Belgian tanker owner Euronav is implementing a fleet-wide rollout of compatriot vessel performance start-up Toqua’s voyage optimisation system that they say can more than double fuel savings in comparison to traditional ship-performance models.

The fleet-wide deal has followed extensive tests of Toqua’s Ship Kernels system on one of Euronav’s VLCC tankers over 16 voyages, spanning four trades in both directions and different seasons.

The tests were carried out in two pilot projects over the past two years and led to the fleet-wide installation deal that will be completed this year, irrespective of the tanker giant’s takeover battle with Frontline.

The system uses sensors to monitor and improve vessel performance for weather and speed routing. Algorithms estimate the impact of wave height and angle, wind speed and angle and currents on the speed-fuel relationship of specific ships, to minimise fuel consumption.

Seb van den Berg, senior fleet performance analyst at Euronav, said: “Our study concluded Toqua’s Ship Kernels were able to double the fuel savings potential of weather routing, underlining the importance of having good ship-performance models.”

The improvement was in comparison with traditional ship-performance models. A larger study will be carried out over the next months among Toqua, Euronav and navigation software firm. They are before exact figures are released.

Toqua and Euronav have been collaborating since 2020 after the data start-up was founded by Casimir Morobe following a master’s dissertation he wrote on using sensor data and machine learning to create improved ship-performance models.

The firm won the Economists’ Ocean Changemakers Challenge in 2021 and now has a team across data science, signal processing and naval architecture. It includes industry veteran Jeremy Langdon, a former ship’s captain who was previously behind maritime optimisation software such as C-Map and i4 Insight.

Morobe said Toqua’s ship-performance models can be used to improve many more decisions than voyage optimisation.

What does Toqua mean?

The name Toqua is Vietnamese for crow’s nest — the lookout point on a ship, often on a mast.

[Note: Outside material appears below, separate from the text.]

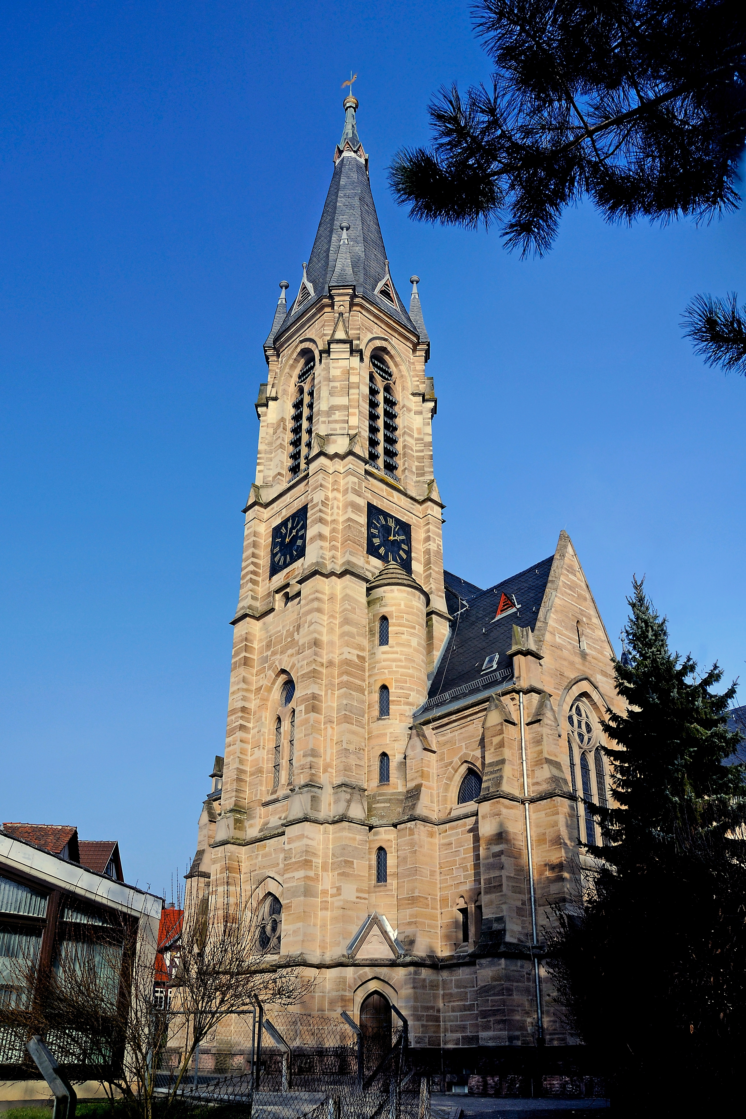 ev. Stadtkirche Wanfried, Turm von Süd/West

Toqua founder Casimir Morobe said he liked the concept but added: “Crow’s nest doesn’t sound that nice in English and it sounds even worse in Dutch, so we just ran it through all possible languages in Google Translate. In Vietnamese, it translated to Toqua and we thought that sounded pretty cool.”

“Every single decision in shipping is affected by the quality of the speed-fuel models,” he said. “That’s why we believe to reach the first 10% to 20% in emissions reductions, it’s essential to introduce better modelling technology using sensor data.

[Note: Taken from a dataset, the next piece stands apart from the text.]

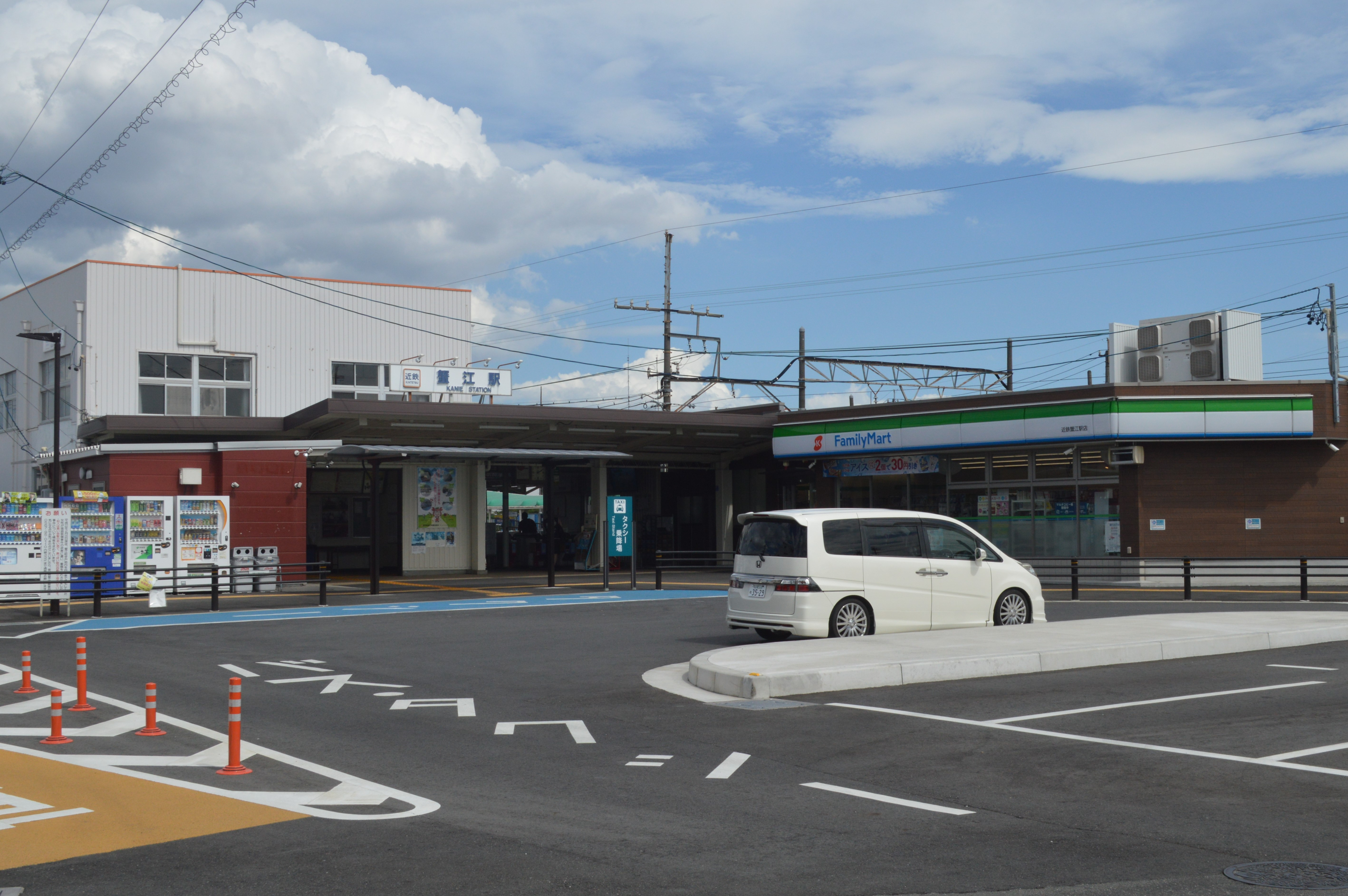 近鉄名古屋線近鉄蟹江駅。愛知県海部郡蟹江町。

“It’s an overlooked area of improvement that has far-reaching consequences,” he added, stating that Togua’s ambition is to get its technology on 6,500 ships by 2026.

Euronav said its study had been a controlled and conservative approach to assessing fuel-saving potential. Actual savings may vary depending on route, weather conditions, vessel performance, charterparty limits, other optimisation settings and human behaviour, but it declared first indications are very promising.

Massive step forward

Toqua said a doubling of savings would be a massive step forward in terms of decarbonisation for many shipping companies.

Morobe added that Toqua differentiates itself from other AI companies in the maritime space by not trying to be an all-in-one solution.

“We focus only on the ship-performance modelling and offer that via an application programming interface to existing solutions,” he said.

Investors include imec.istart, a Belgian accelerator programme, that was later followed by Piet Colruyt, a Belgian impact investor, and PitchDrive, a Belgian venture capital firm.